• _What needs to be done_:
Using the entries that follow, transcribe only the lines from the line with "170831 코엑스 월드컵 거리응원 강동호 '있다면'" to the line with "Auberge dans la", both included, exactly as they stand and without pictures.

╭─ Input data

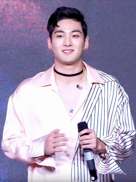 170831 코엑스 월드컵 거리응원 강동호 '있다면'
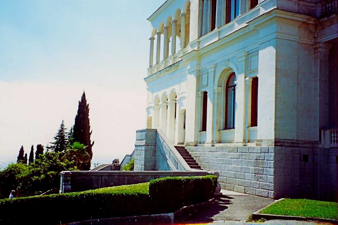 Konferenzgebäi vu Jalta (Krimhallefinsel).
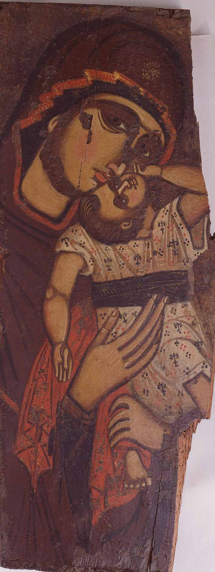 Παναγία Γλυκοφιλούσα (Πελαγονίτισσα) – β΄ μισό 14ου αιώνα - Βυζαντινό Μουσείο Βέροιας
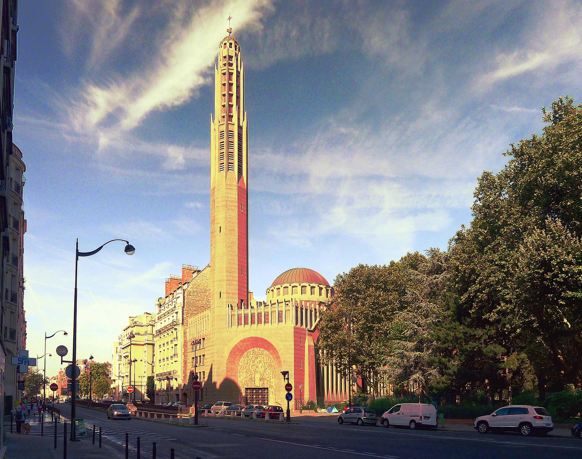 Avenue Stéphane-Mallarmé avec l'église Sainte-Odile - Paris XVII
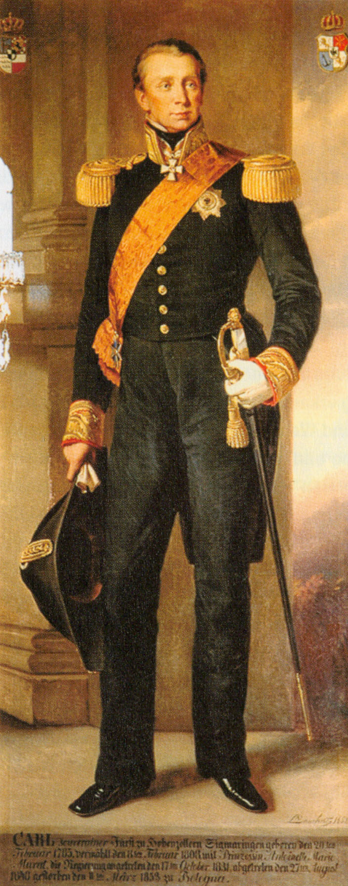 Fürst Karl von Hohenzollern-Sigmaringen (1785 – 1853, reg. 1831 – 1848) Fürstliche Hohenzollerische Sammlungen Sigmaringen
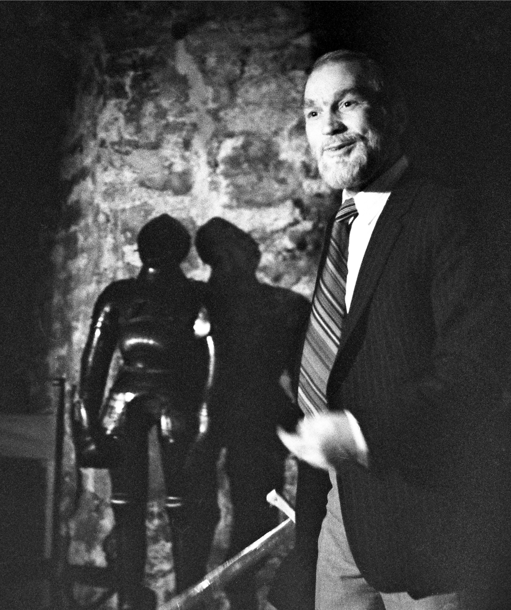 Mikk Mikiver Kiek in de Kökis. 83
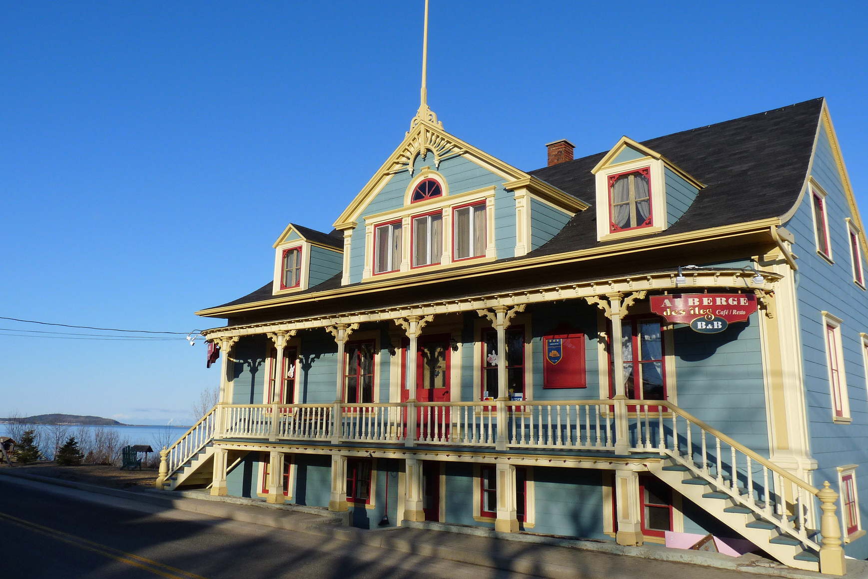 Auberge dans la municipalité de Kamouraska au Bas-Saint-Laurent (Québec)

╰─
╭─ Input data

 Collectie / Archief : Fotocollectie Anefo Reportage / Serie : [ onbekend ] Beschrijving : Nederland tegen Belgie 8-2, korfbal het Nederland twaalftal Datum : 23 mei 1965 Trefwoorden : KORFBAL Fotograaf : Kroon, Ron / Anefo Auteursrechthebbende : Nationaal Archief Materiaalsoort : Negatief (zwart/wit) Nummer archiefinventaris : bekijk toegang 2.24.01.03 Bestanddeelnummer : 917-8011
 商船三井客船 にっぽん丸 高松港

╰─
╭─ Input data

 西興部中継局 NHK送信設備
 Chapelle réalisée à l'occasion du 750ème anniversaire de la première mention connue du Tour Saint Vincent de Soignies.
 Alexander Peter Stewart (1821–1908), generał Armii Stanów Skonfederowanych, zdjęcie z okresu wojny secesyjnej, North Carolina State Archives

╰─

• _Result for this exercise_:
 170831 코엑스 월드컵 거리응원 강동호 '있다면'
 Konferenzgebäi vu Jalta (Krimhallefinsel).
 Παναγία Γλυκοφιλούσα (Πελαγονίτισσα) – β΄ μισό 14ου αιώνα - Βυζαντινό Μουσείο Βέροιας
 Avenue Stéphane-Mallarmé avec l'église Sainte-Odile - Paris XVII
 Fürst Karl von Hohenzollern-Sigmaringen (1785 – 1853, reg. 1831 – 1848) Fürstliche Hohenzollerische Sammlungen Sigmaringen
 Mikk Mikiver Kiek in de Kökis. 83
 Auberge dans la municipalité de Kamouraska au Bas-Saint-Laurent (Québec)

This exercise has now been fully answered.